S2. How do you get an O(n) algorithm instead of O(n log n)?¶
Quickselect around the critical density: partition items into denser/equal/less-dense around a random pivot, recurse into the side holding the capacity boundary. Expected O(n); median-of-medians pivots give worst-case O(n).
S3. What does the critical density mean economically?¶
It is the LP dual variable on the capacity constraint — the marginal value of one more unit of capacity, i.e., the clearing/market-clearing price. Everything above it is fully served, below it dropped, the marginal item partially served (water-filling analogy).
S4. How would you run this over data too large to sort in memory?¶
Build a density histogram in one streaming pass, binary-search the critical-density bucket across (possibly sharded) histograms, then a second pass takes everything above it and slices within it.
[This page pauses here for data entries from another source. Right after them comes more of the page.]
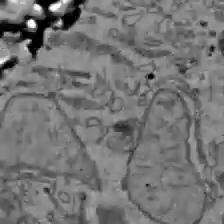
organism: C57BL Mouse
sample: Liver
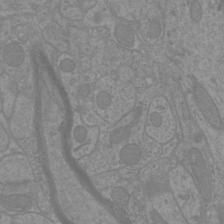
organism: Mouse
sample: Cortical neurons
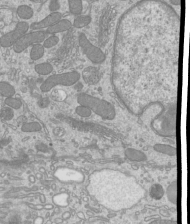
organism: Mouse
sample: Cilia; mouse epididymis
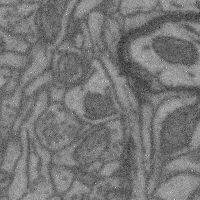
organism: Mouse
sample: Cerebral cortex
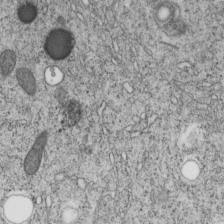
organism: C. elegans
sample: C. elegans embryo early stage
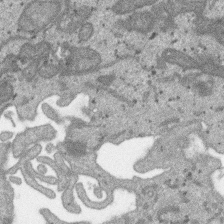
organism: Human
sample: Lung epithelial cells infected with SARS-CoV-2
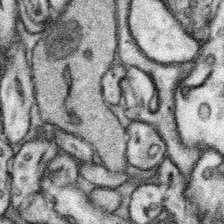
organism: Mouse
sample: Somatosensory cortex neuropil
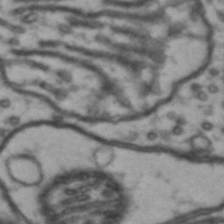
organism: Drosophila
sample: Brain
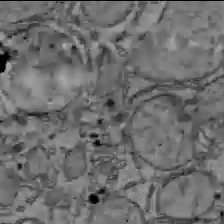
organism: C57BL Mouse
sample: Liver
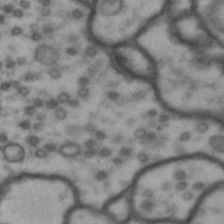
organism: Drosophila
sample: Brain
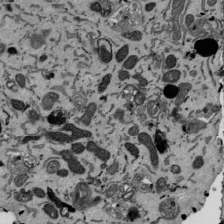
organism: Mouse
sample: ED-1 cell nuclei; centrioles
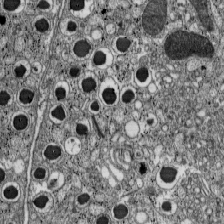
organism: C57BL Mouse
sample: Pancreatic islet
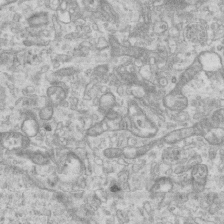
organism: Mouse
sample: Centriole in ependymal cells
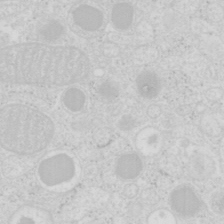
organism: Mouse
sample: Pancreas
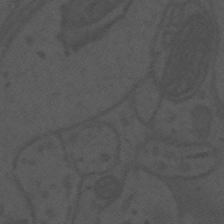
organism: Mouse
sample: Suprachiasmatic nucleus

Two passes, constant memory, trivially parallel across shards.
S5. How do you make the result bit-reproducible across machines?¶
Use integer/fixed-point arithmetic and exact cross-multiplication for ordering; avoid float reductions (order-sensitive). Cache only deterministic results.
S6. What do you monitor in production?¶
Allocation latency by n, the critical-density distribution (clearing price drift), capacity utilization (fraction of W filled), the partial-item count (must be ≤ 1), and periodic float-vs-exact divergence checks.
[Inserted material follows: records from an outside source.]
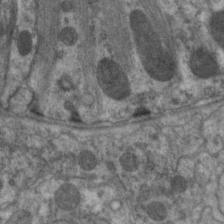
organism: C. elegans
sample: Pharynx
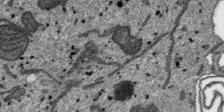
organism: Human
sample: Lung epithelial cells, uninfected (mock) control
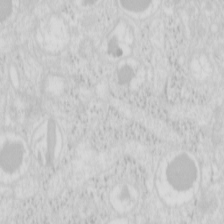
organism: Mouse
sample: Pancreas
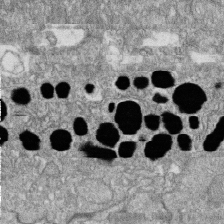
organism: Zebrafish
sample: Cilia; retinal pigment epithelium
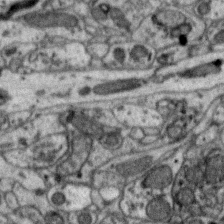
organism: Zebra finch
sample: Brain
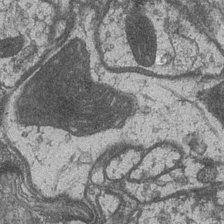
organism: Drosophila
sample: Optic medulla
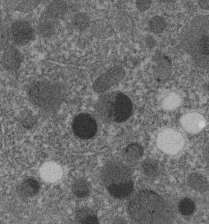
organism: C. elegans
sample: C. elegans embryo early stage
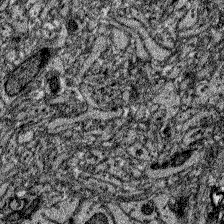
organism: Zebrafish
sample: Larval olfactory bulb
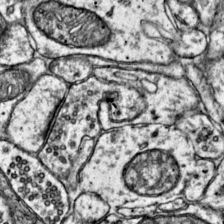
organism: Mouse
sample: Primary visual cortex
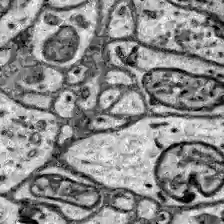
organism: Zebrafish
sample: Brain
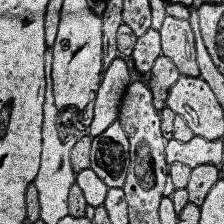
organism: Human
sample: Temporal Lobe
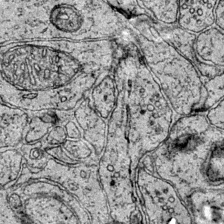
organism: Mouse
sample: Primary visual cortex
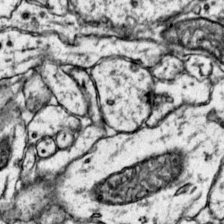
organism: Mouse
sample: Primary visual cortex
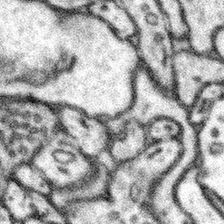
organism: Mouse
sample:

S7. When is Fractional Knapsack the wrong tool?¶
When items are indivisible (use 0/1 DP), value is non-linear in the fraction (convex optimization), or there are multiple capacities/constraints (LP/ILP). Greedy assumes a single capacity and linear, divisible value.
S8. How does it relate to solving 0/1 Knapsack exactly?¶
The fractional optimum is the LP-relaxation upper bound at each branch-and-bound node. A fast, exact Fractional Knapsack is the inner loop that prunes the 0/1 search tree.
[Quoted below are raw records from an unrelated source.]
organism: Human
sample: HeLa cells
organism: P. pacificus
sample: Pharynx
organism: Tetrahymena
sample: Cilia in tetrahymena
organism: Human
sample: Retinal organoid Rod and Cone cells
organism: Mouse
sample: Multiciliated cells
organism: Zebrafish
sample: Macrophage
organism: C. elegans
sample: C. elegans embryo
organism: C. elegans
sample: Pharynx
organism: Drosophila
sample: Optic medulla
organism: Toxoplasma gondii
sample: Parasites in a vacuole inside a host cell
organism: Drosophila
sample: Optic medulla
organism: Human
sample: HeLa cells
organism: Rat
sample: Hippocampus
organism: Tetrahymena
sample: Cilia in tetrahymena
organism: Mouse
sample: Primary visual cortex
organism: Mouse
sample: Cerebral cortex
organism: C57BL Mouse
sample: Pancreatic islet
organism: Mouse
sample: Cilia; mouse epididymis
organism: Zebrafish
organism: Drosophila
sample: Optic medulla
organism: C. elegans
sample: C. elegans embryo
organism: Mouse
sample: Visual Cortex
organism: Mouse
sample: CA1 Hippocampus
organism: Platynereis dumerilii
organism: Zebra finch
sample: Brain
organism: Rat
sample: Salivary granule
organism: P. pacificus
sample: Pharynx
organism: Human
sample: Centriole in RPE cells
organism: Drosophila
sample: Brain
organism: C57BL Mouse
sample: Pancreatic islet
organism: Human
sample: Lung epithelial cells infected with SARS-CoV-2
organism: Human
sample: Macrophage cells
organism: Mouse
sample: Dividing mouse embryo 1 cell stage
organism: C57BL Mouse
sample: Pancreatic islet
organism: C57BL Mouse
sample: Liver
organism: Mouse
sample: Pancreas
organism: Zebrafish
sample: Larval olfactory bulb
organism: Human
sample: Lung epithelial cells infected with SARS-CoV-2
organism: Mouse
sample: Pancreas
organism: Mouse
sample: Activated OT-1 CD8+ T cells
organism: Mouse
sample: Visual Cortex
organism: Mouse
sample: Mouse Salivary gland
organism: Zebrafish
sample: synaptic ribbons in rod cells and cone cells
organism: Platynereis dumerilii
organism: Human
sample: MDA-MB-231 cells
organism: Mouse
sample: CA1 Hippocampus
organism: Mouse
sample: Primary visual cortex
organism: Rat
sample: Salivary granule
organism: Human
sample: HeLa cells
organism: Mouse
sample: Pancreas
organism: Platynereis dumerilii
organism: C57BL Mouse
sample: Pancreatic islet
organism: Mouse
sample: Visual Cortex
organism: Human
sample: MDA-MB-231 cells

S9. How do you handle an online/streaming version where you must commit immediately?¶
Approximate the offline greedy with a threshold policy: serve a request iff its density exceeds an estimated ρ*, adapting the threshold as the budget depletes — the basis of ad-budget pacing and rate shaping.
S10. What is the worst-case input for the quickselect variant and how do you guard?¶
Adversarial pivots cause O(n²). Guard with median-of-medians (deterministic O(n)) or introselect — fall back to a sort after too many unbalanced partitions.
Professional / Theory Questions (8 Q&A)¶
P1. Prove optimality via LP duality.¶
The dual of max vᵀx, wᵀx ≤ W, x ≤ 𝟙, x ≥ 0 is min Wλ + 𝟙ᵀμ, wᵢλ + μᵢ ≥ vᵢ, λ,μ ≥ 0. Set λ = ρ_k (critical density) and μᵢ = wᵢ·max(0, ρᵢ − ρ_k). This dual is feasible and satisfies complementary slackness with greedy's primal, certifying optimality by strong duality.
P2. Why does the optimum have at most one fractional variable?¶
The feasible region is a polytope; an LP optimum lies at a vertex where n independent constraints are tight. At most one coordinate can avoid a tight {0,1} bound when the capacity constraint is also tight — that is the single fractional item.
P3. What is the complexity class of Fractional vs 0/1 Knapsack?¶
Fractional is strongly polynomial (O(n log n) or O(n)), independent of W's magnitude. 0/1's decision version is NP-complete; its DP is pseudo-polynomial O(nW) (exponential in the bit-length of W).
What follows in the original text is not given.